> Assigned task: Write out the records beneath this line exactly as they appear, minus any images.

> Material for the task:
-------
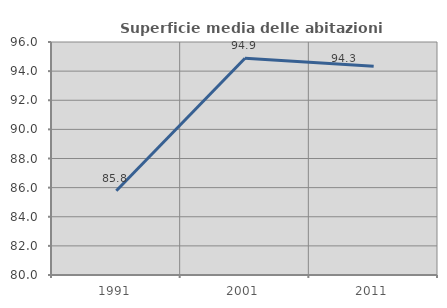
| Category | Superficie media delle abitazioni occupate |
|---|---|
| 1991.0 | 85.788 |
| 2001.0 | 94.882 |
| 2011.0 | 94.337 |
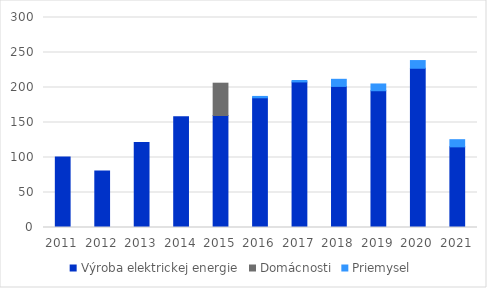
| Category | Výroba elektrickej energie | Domácnosti | Priemysel |
|---|---|---|---|
| 2011.0 | 100.57 | 0 | 0 |
| 2012.0 | 80.574 | 0 | 0 |
| 2013.0 | 121.32 | 0 | 0 |
| 2014.0 | 158.092 | 0 | 0 |
| 2015.0 | 160.031 | 46.127 | 0 |
| 2016.0 | 185.291 | 0 | 1.962 |
| 2017.0 | 207.941 | 0 | 2.056 |
| 2018.0 | 201.569 | 0 | 10.135 |
| 2019.0 | 195.385 | 0 | 9.665 |
| 2020.0 | 227.475 | 0 | 11.017 |
| 2021.0 | 115.221 | 0 | 10.234 |
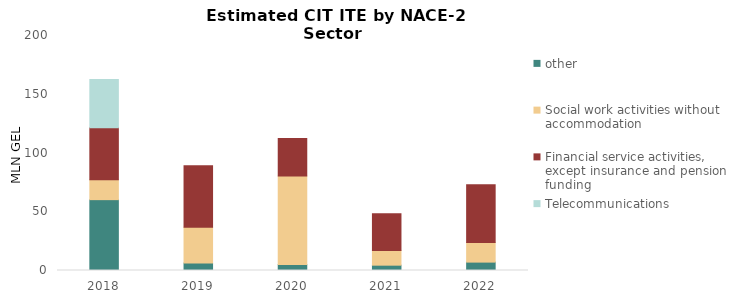
| Category | other | Social work activities without accommodation  | Financial service activities, except insurance and pension funding  | Telecommunications |
|---|---|---|---|---|
| 2018.0 | 60.3 | 16.96 | 44.31 | 40.89 |
| 2019.0 | 6.35 | 30.45 | 52.28 | 0 |
| 2020.0 | 5.02 | 75.36 | 31.94 | 0 |
| 2021.0 | 4.53 | 12.57 | 31.14 | 0 |
| 2022.0 | 7.14 | 16.63 | 49.22 | 0 |
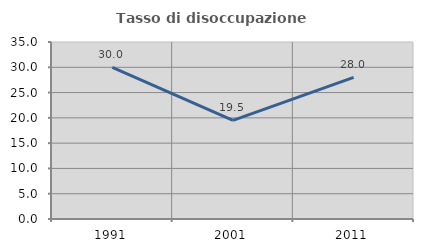
| Category | Tasso di disoccupazione giovanile  |
|---|---|
| 1991.0 | 30 |
| 2001.0 | 19.512 |
| 2011.0 | 28 |
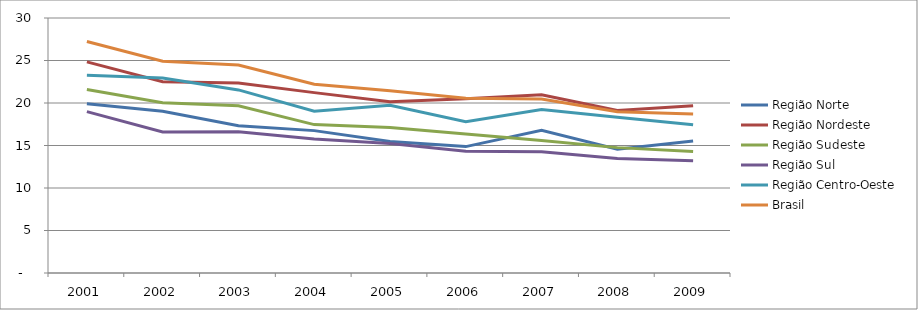
| Category | Região Norte | Região Nordeste | Região Sudeste | Região Sul | Região Centro-Oeste | Brasil |
|---|---|---|---|---|---|---|
| 2001.0 | 19.9 | 24.84 | 21.59 | 18.98 | 23.26 | 27.24 |
| 2002.0 | 19.03 | 22.5 | 20.03 | 16.59 | 22.95 | 24.92 |
| 2003.0 | 17.32 | 22.34 | 19.68 | 16.63 | 21.54 | 24.47 |
| 2004.0 | 16.75 | 21.22 | 17.46 | 15.77 | 19.04 | 22.2 |
| 2005.0 | 15.46 | 20.15 | 17.12 | 15.24 | 19.74 | 21.43 |
| 2006.0 | 14.87 | 20.49 | 16.34 | 14.33 | 17.79 | 20.56 |
| 2007.0 | 16.8 | 20.98 | 15.59 | 14.26 | 19.22 | 20.47 |
| 2008.0 | 14.57 | 19.11 | 14.75 | 13.48 | 18.33 | 18.98 |
| 2009.0 | 15.54 | 19.69 | 14.3 | 13.22 | 17.44 | 18.7 |
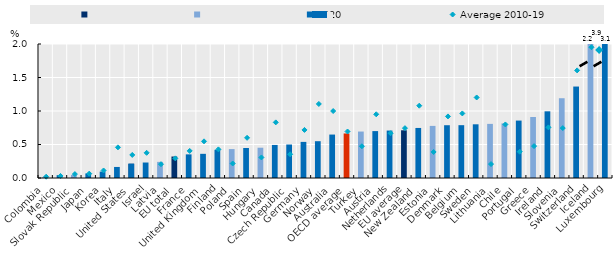
| Category | Series 1 | Series 0 | 2020 |
|---|---|---|---|
| Colombia | 0 | 0.015 | 0 |
| Mexico | 0 | 0 | 0.043 |
| Slovak Republic | 0 | 0.046 | 0 |
| Japan | 0 | 0 | 0.068 |
| Korea | 0 | 0 | 0.096 |
| Italy | 0 | 0 | 0.165 |
| United States | 0.213 | 0 | 0.213 |
| Israel | 0 | 0 | 0.231 |
| Latvia | 0 | 0.241 | 0 |
| EU total | 0.321 | 0 | 0 |
| France | 0 | 0 | 0.353 |
| United Kingdom | 0 | 0 | 0.361 |
| Finland | 0 | 0 | 0.42 |
| Poland | 0 | 0.432 | 0 |
| Spain | 0 | 0 | 0.448 |
| Hungary | 0 | 0.452 | 0 |
| Canada | 0 | 0 | 0.493 |
| Czech Republic | 0 | 0 | 0.5 |
| Germany | 0 | 0 | 0.539 |
| Norway | 0 | 0 | 0.549 |
| Australia | 0 | 0 | 0.648 |
| OECD average | 0.665 | 0 | 0 |
| Turkey | 0 | 0.693 | 0 |
| Austria | 0 | 0 | 0.7 |
| Netherlands | 0 | 0 | 0.708 |
| EU average | 0.712 | 0 | 0 |
| New Zealand | 0 | 0 | 0.747 |
| Estonia | 0 | 0.778 | 0 |
| Denmark | 0 | 0 | 0.788 |
| Belgium | 0 | 0 | 0.788 |
| Sweden | 0 | 0 | 0.801 |
| Lithuania | 0 | 0.808 | 0 |
| Chile | 0 | 0.815 | 0 |
| Portugal | 0 | 0 | 0.857 |
| Greece | 0 | 0.911 | 0 |
| Ireland | 0 | 0 | 0.995 |
| Slovenia | 0 | 1.191 | 0 |
| Switzerland | 0 | 0 | 1.365 |
| Iceland | 0 | 2.23 | 0 |
| Luxembourg | 0 | 0 | 3.105 |
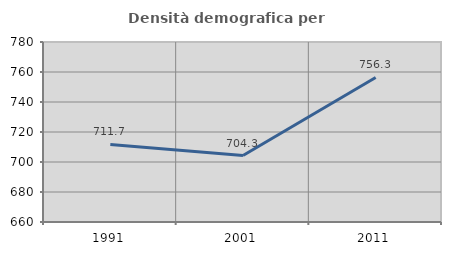
| Category | Densità demografica |
|---|---|
| 1991.0 | 711.689 |
| 2001.0 | 704.305 |
| 2011.0 | 756.345 |
-------
> Exercise result:
| Category | Superficie media delle abitazioni occupate |
|---|---|
| 1991.0 | 85.788 |
| 2001.0 | 94.882 |
| 2011.0 | 94.337 |
| Category | Výroba elektrickej energie | Domácnosti | Priemysel |
|---|---|---|---|
| 2011.0 | 100.57 | 0 | 0 |
| 2012.0 | 80.574 | 0 | 0 |
| 2013.0 | 121.32 | 0 | 0 |
| 2014.0 | 158.092 | 0 | 0 |
| 2015.0 | 160.031 | 46.127 | 0 |
| 2016.0 | 185.291 | 0 | 1.962 |
| 2017.0 | 207.941 | 0 | 2.056 |
| 2018.0 | 201.569 | 0 | 10.135 |
| 2019.0 | 195.385 | 0 | 9.665 |
| 2020.0 | 227.475 | 0 | 11.017 |
| 2021.0 | 115.221 | 0 | 10.234 |
| Category | other | Social work activities without accommodation  | Financial service activities, except insurance and pension funding  | Telecommunications |
|---|---|---|---|---|
| 2018.0 | 60.3 | 16.96 | 44.31 | 40.89 |
| 2019.0 | 6.35 | 30.45 | 52.28 | 0 |
| 2020.0 | 5.02 | 75.36 | 31.94 | 0 |
| 2021.0 | 4.53 | 12.57 | 31.14 | 0 |
| 2022.0 | 7.14 | 16.63 | 49.22 | 0 |
| Category | Tasso di disoccupazione giovanile  |
|---|---|
| 1991.0 | 30 |
| 2001.0 | 19.512 |
| 2011.0 | 28 |
| Category | Região Norte | Região Nordeste | Região Sudeste | Região Sul | Região Centro-Oeste | Brasil |
|---|---|---|---|---|---|---|
| 2001.0 | 19.9 | 24.84 | 21.59 | 18.98 | 23.26 | 27.24 |
| 2002.0 | 19.03 | 22.5 | 20.03 | 16.59 | 22.95 | 24.92 |
| 2003.0 | 17.32 | 22.34 | 19.68 | 16.63 | 21.54 | 24.47 |
| 2004.0 | 16.75 | 21.22 | 17.46 | 15.77 | 19.04 | 22.2 |
| 2005.0 | 15.46 | 20.15 | 17.12 | 15.24 | 19.74 | 21.43 |
| 2006.0 | 14.87 | 20.49 | 16.34 | 14.33 | 17.79 | 20.56 |
| 2007.0 | 16.8 | 20.98 | 15.59 | 14.26 | 19.22 | 20.47 |
| 2008.0 | 14.57 | 19.11 | 14.75 | 13.48 | 18.33 | 18.98 |
| 2009.0 | 15.54 | 19.69 | 14.3 | 13.22 | 17.44 | 18.7 |
| Category | Series 1 | Series 0 | 2020 |
|---|---|---|---|
| Colombia | 0 | 0.015 | 0 |
| Mexico | 0 | 0 | 0.043 |
| Slovak Republic | 0 | 0.046 | 0 |
| Japan | 0 | 0 | 0.068 |
| Korea | 0 | 0 | 0.096 |
| Italy | 0 | 0 | 0.165 |
| United States | 0.213 | 0 | 0.213 |
| Israel | 0 | 0 | 0.231 |
| Latvia | 0 | 0.241 | 0 |
| EU total | 0.321 | 0 | 0 |
| France | 0 | 0 | 0.353 |
| United Kingdom | 0 | 0 | 0.361 |
| Finland | 0 | 0 | 0.42 |
| Poland | 0 | 0.432 | 0 |
| Spain | 0 | 0 | 0.448 |
| Hungary | 0 | 0.452 | 0 |
| Canada | 0 | 0 | 0.493 |
| Czech Republic | 0 | 0 | 0.5 |
| Germany | 0 | 0 | 0.539 |
| Norway | 0 | 0 | 0.549 |
| Australia | 0 | 0 | 0.648 |
| OECD average | 0.665 | 0 | 0 |
| Turkey | 0 | 0.693 | 0 |
| Austria | 0 | 0 | 0.7 |
| Netherlands | 0 | 0 | 0.708 |
| EU average | 0.712 | 0 | 0 |
| New Zealand | 0 | 0 | 0.747 |
| Estonia | 0 | 0.778 | 0 |
| Denmark | 0 | 0 | 0.788 |
| Belgium | 0 | 0 | 0.788 |
| Sweden | 0 | 0 | 0.801 |
| Lithuania | 0 | 0.808 | 0 |
| Chile | 0 | 0.815 | 0 |
| Portugal | 0 | 0 | 0.857 |
| Greece | 0 | 0.911 | 0 |
| Ireland | 0 | 0 | 0.995 |
| Slovenia | 0 | 1.191 | 0 |
| Switzerland | 0 | 0 | 1.365 |
| Iceland | 0 | 2.23 | 0 |
| Luxembourg | 0 | 0 | 3.105 |
| Category | Densità demografica |
|---|---|
| 1991.0 | 711.689 |
| 2001.0 | 704.305 |
| 2011.0 | 756.345 |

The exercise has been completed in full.